Una parziale libertà che durò meno di due anni, trascorsi tra qualche visita ai familiari a Orgosolo e la campagna astigiana, dove viveva ospite di un amico d’infanzia.

Il 4 agosto 1993 la libertà condizionale fu revocata dopo il ritrovamento nel cascinale in cui viveva di un kalashnikov e altre armi da guerra. Nuova condanna a otto anni e mezzo e di nuovo in carcere. 

Il suo nome ricompare nelle vicende del rapimento di Farouk Kassam, Mesina sostenne di aver fatto da intermediario e aver favorito la liberazione dell’ostaggio, circostanza sempre negata dagli inquirenti e che lo ha portato ad una condanna per favoreggiamento.

Nel ‘99 Ciampi concesse la grazia all’avvocato Bruno Bagedda, suo storico difensore condannato a 14 anni di carcere per concorso nel sequestro e omicidio del giornalista Leone Concato. Cinque anni dopo la grazia arrivò anche per lui: uscito nel 2004 dal carcere di Voghera, Mesina tornò nella sua Orgosolo.

Qualche anno dopo, siamo nel 2013, nuovo arresto per associazione a delinquere finalizzata allo spaccio.
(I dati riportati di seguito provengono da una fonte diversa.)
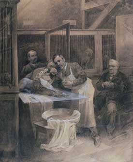 Pasteur extrai o vírus da raiva em um cão infectado
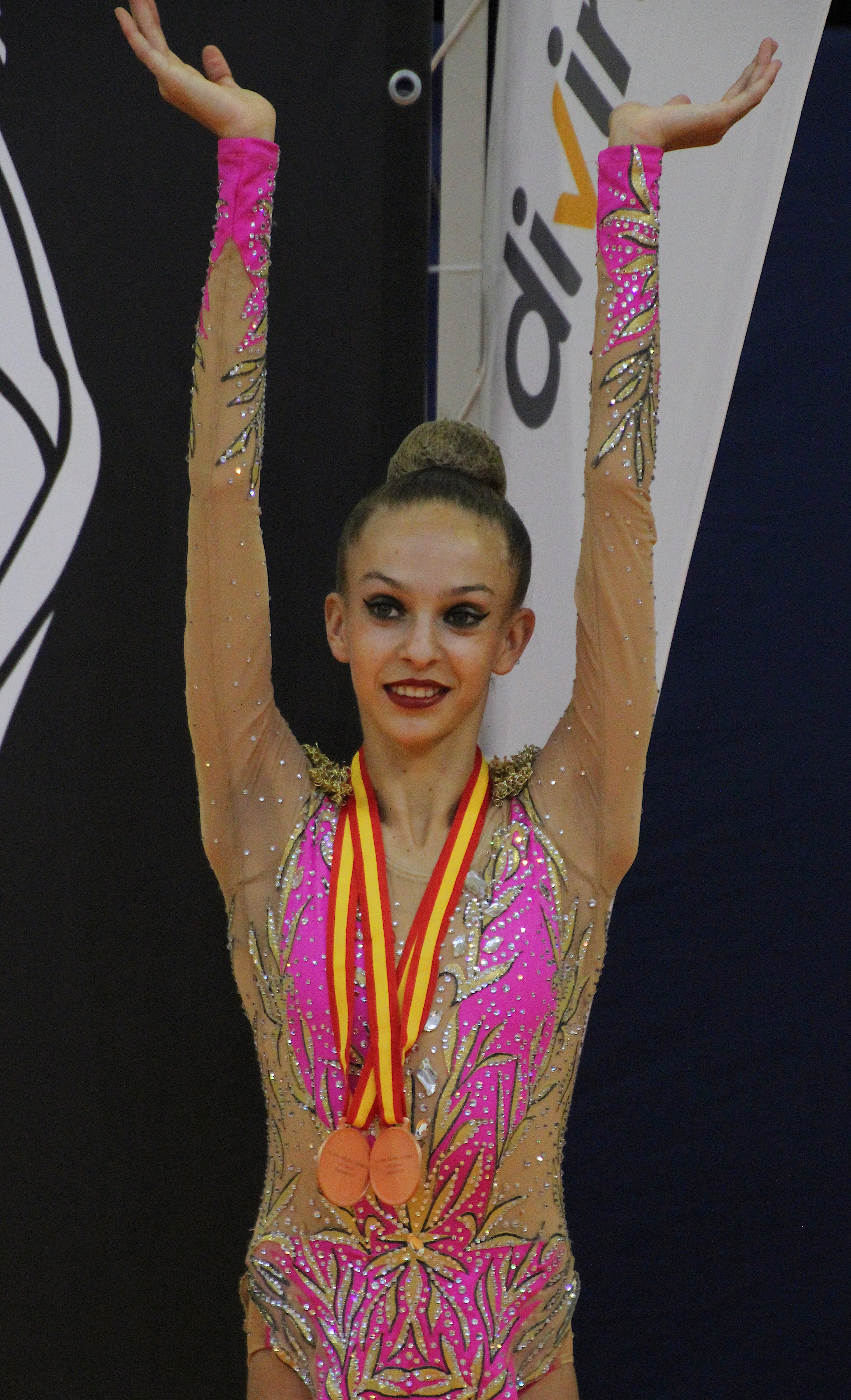 La gimnasta Nerea Moreno con los bronces en mazas y en cinta en categoría sénior en el Campeonato de España Individual en Guadalajara en junio de 2018.
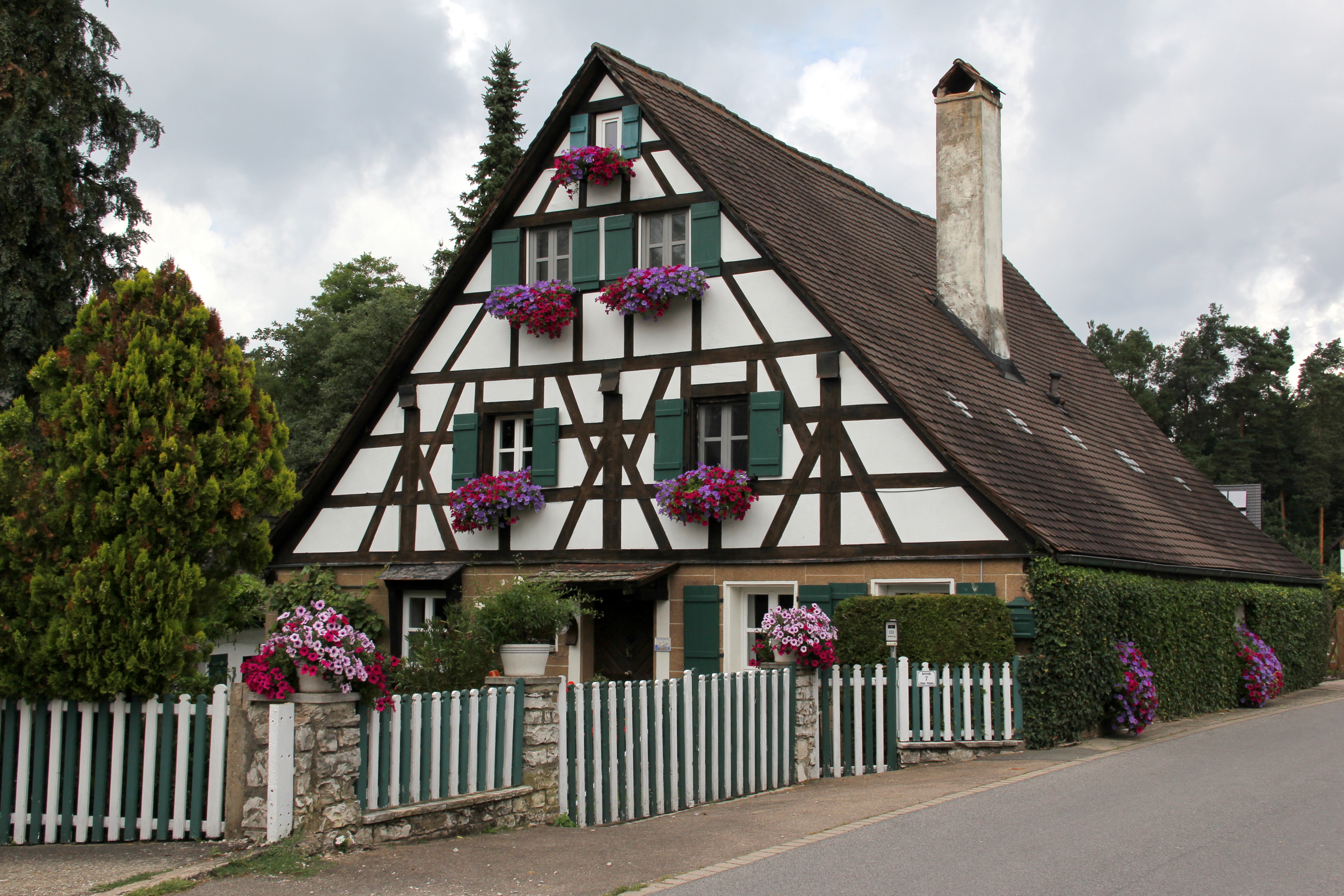 Ungelstetten, Winkelhaid, Cafe Scheune
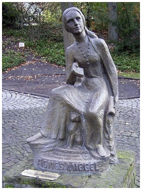 Agnes-Miegel-Denkmal in Bad Nenndorf Fotograf: taken by User:Tortuosa Copyright: GNU Freie Dokumentationslizenz Source: copied from de.wikipedia
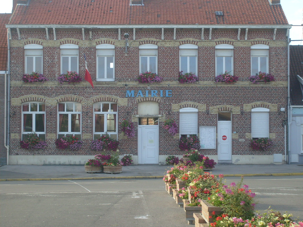 Mairie de Spycker

Una maxi operazione degli inquirenti per sgominare due bande attive tra l’Isola e la Penisola con in tutto 26 affiliati. Sei anni dopo fu scarcerato tra le polemiche per decorrenza dei termini di custodia cautelare a causa del mancato deposito delle motivazioni della sentenza di condanna in appello. Il resto è storia recente, con “Grazianeddu” che si dà alla fuga nella notte, prima che la Cassazione renda definitiva la sentenza a suo carico riaprendogli le porte del carcere.

L'ennesima latitanza, durata questa volta un anno e mezzo, sulla soglia degli ottant’anni. Sarà l’ultima?